<<<<

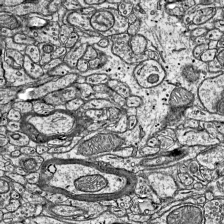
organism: Mouse
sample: Visual Cortex
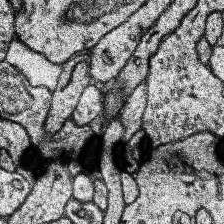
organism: Human
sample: Temporal Lobe
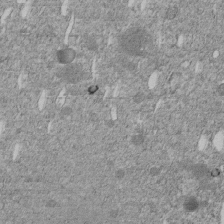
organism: C. elegans
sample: C. elegans embryo early stage
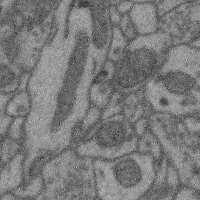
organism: Mouse
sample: Cerebral cortex
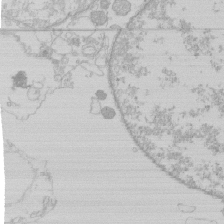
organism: Human
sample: Macrophage cells
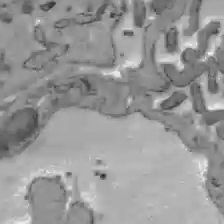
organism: C57BL Mouse
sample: Liver
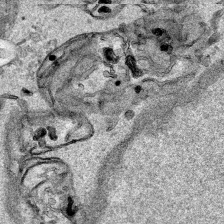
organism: Human
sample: Mitochondria in HCT116 cells
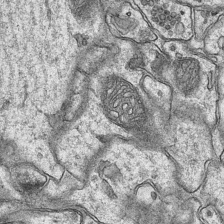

>>>>

-- HOW TO COMPLETE THIS TASK --
Output all of the listing above, exactly as given, but without its pictures.

-- RESPONSE AREA --
organism: Mouse
sample: Visual Cortex
organism: Human
sample: Temporal Lobe
organism: C. elegans
sample: C. elegans embryo early stage
organism: Mouse
sample: Cerebral cortex
organism: Human
sample: Macrophage cells
organism: C57BL Mouse
sample: Liver
organism: Human
sample: Mitochondria in HCT116 cells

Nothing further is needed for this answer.